During the 2014 Lok Sabha elections, it was disclosed by Ram Vilas Paswan to the Election Commission of India that he had divorced his first wife in 1981. He had married his first wife Raj Kumari in 1960 when both were teenagers. Ram Vilas had two daughters with Raj Kumari, Asha and Usha. Asha is married to RJD politician Anil Kumar Sadhu. Both were not allowed to enter Patna airport when Ram Vilas Paswan’s body was flown in on Friday because their names were reportedly not in the list submitted to the district administration.

The bad blood amongst his family members has spilled over into the political arena. In the 2015 Bihar assembly elections, Sadhu made headlines by publicly weeping after being denied a ticket by the LJP. He joined the RJD in March 2018.

In January 2019, Ram Vilas Paswan had reportedly said that an angootha chhaap––one who uses a thumb impression instead of a signature––had become the chief minister of a state, a dig apparently aimed at Lalu’s wife Rabri Devi. Paswan’s daughter Asha, along with several other women, had staged a protest against these comments by her father and urged him to “withdraw his statement.”

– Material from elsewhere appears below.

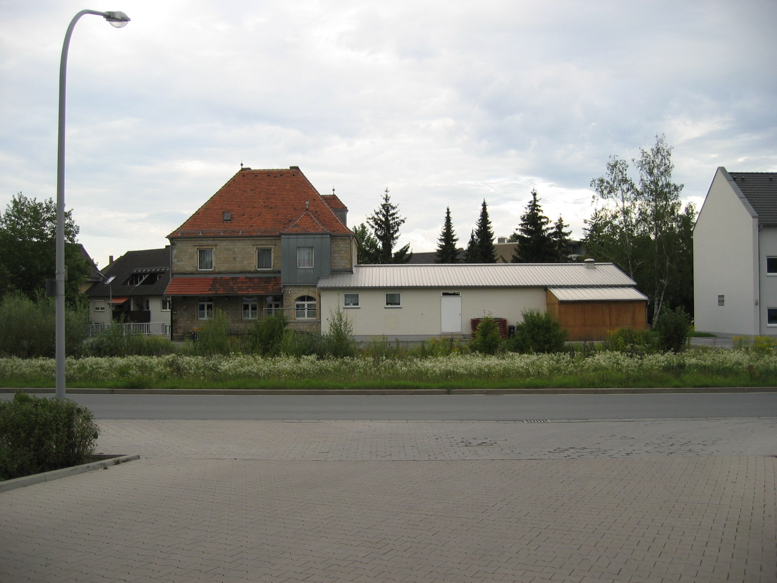 Bahnhof Bayreuth-Altstadt von Süden, über den ehemaligen Gleisbereich. Aufgenommen am 19.8.2006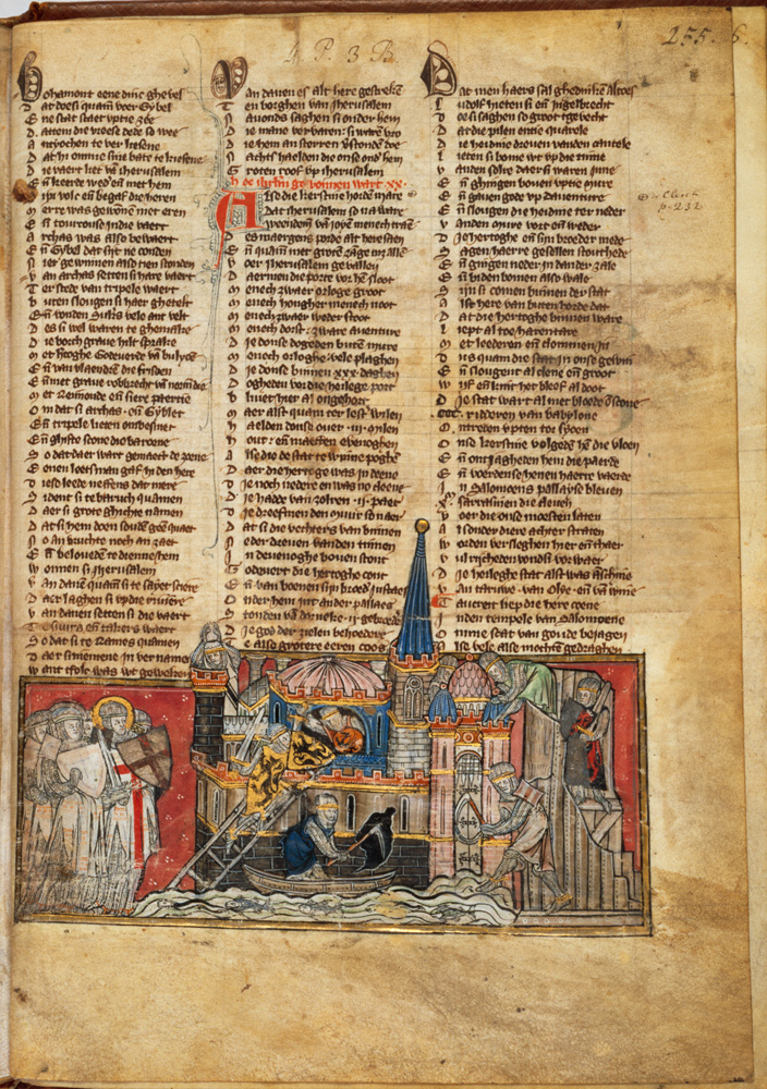 Spiegel Historiael of Jacob van Maerlant, West-Flandern

Paswan’s opportunistic politics has always evoked mixed reactions. At one level, he was seen as a leader from a marginalised community who made it big in Indian politics and represented the oppressed sections of Indian society till the very end. In 2016, he had argued in favour of job reservations in the private sector for those belonging to the Scheduled Castes, Scheduled Tribes and OBCs.

However, his politics over the last five decades showed how he had no qualms about changing his ideological stance if it meant securing a position of power for himself in the central government. From being adamant about having a Muslim chief minister 15 years ago in Bihar to remaining in an alliance with the BJP which has been accused of whipping up an anti-Muslim hysteria in the country for the last six years, Ram Vilas Paswan demonstrated that in Indian politics one needs to keep changing one’s values to remain at the top.

The writers are independent journalists.